Feb
2025
Reproducibility
I have been working with a bunch of software (Kyle Kristopher’s excellent TAASSC and TAALES) that have Graphical User Interfaces (GUIs).
GUIs are great for ease of use, but when it comes to reproducibility, they often fall short. On the other hand, Command Line Interfaces (CLIs) tend to be much better suited for workflows that need to be rerun consistently or when you would like to automate the running of several experiments consecutively. However, both types of tools could do better in ensuring that past work is easily repeatable.
The GUI Problem: Convenience vs. Control
GUI-based tools are often designed with interactivity and accessibility in mind. They allow users to adjust settings, click buttons, and visually inspect results. However, this interactivity often comes at the cost of transparency:
- Hidden State: Many GUI tools store configuration settings in memory or in obscure locations that are not easily accessible. Kyle’s tool preserves setting from run to run, which is very helpful. For other systems a user might tweak sliders and dropdown menus without having a clear record of what was actually used to generate a result.
- Reproducibility Issues: Since the process relies on manual input, it becomes difficult to repeat an exact run later unless the user painstakingly documents every step.
- Lack of Scriptability: Unlike CLI tools, which can be run as part of automated pipelines, GUI tools often require manual interaction, making them harder to integrate into systematic workflows.
One Fix: Exportable Run Configurations
One way GUI tools can improve their reproducibility is by allowing users to export a small, human-readable file (e.g., YAML, TOML) containing all relevant settings from a given run. This file could then be used to:
• Reload the exact same configuration later.
• Share a complete record of a run with colleagues.
• Allow the tool to be run in a batch mode using the exported file.
This would give users the convenience of a GUI while retaining the ability to revisit and modify previous work in a structured way.

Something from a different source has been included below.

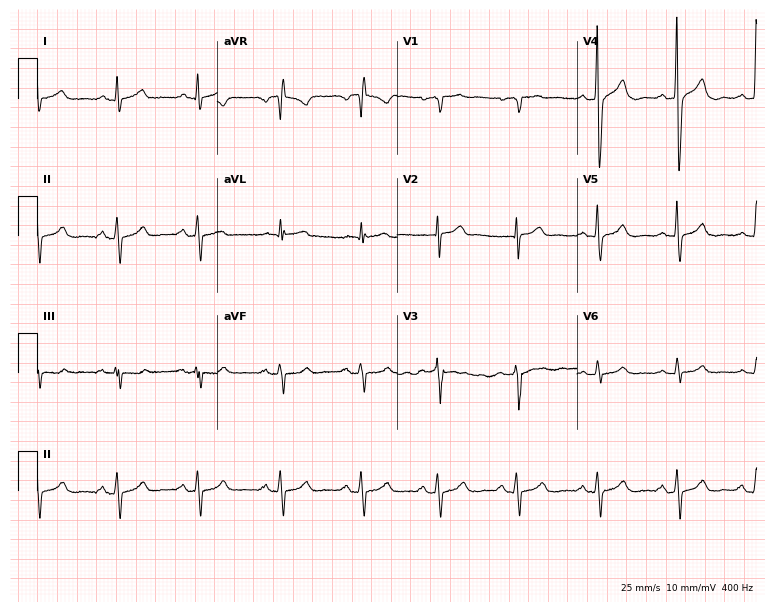
Electrocardiogram, a 41-year-old male patient. Of the six screened findings (first-degree AV block, right bundle branch block (RBBB), left bundle branch block (LBBB), sinus bradycardia, atrial fibrillation (AF), sinus tachycardia), none is recorded.

Why CLI Wins in Reproducibility
CLI tools generally have a leg up when it comes to reproducibility. They allow users to specify explicit arguments, making it easier to track what parameters were used. Moreover it is easy to record the command that was issued. However, even CLI tools can fail in ensuring complete reproducibility unless they explicitly capture metadata.
Best Practices
The best tools should either:
- Embed Metadata in Output Files: Any file produced should contain a metadata section with all the parameters used in its creation. For instance, a text-based output could start with a block listing the command-line arguments, the software version, and any relevant hashes.or
- Generate a Standalone Config File: As an alternative, tools should produce a separate run configuration file (strict YAML, TOML, or JSON) that contains all relevant information about the run, including input files, parameters, and any dependency versions. The tool should accept this file back into the tool to rerun the process.
Typically these tools pull in external data files.
- Include Hashes: If possible, the tool should generate cryptographic hashes of input files and outputs to ensure integrity and detect modifications.
By embedding metadata in outputs or producing explicit config files, CLI tools can ensure that results are fully reproducible even when running across different environments.
Conclusion: Every Tool Should Capture Its Own Provenance
Whether a tool is GUI- or CLI-based, it should take responsibility for making its runs reproducible. This means allowing users to save structured records of their work in a way that can be reliably reloaded in the future. GUI tools should provide explicit export files, and CLI tools should ensure metadata is always captured—either in output files or via standalone configuration files.
By prioritizing reproducibility, we make research, data analysis, and engineering workflows more robust, shareable, and transparent.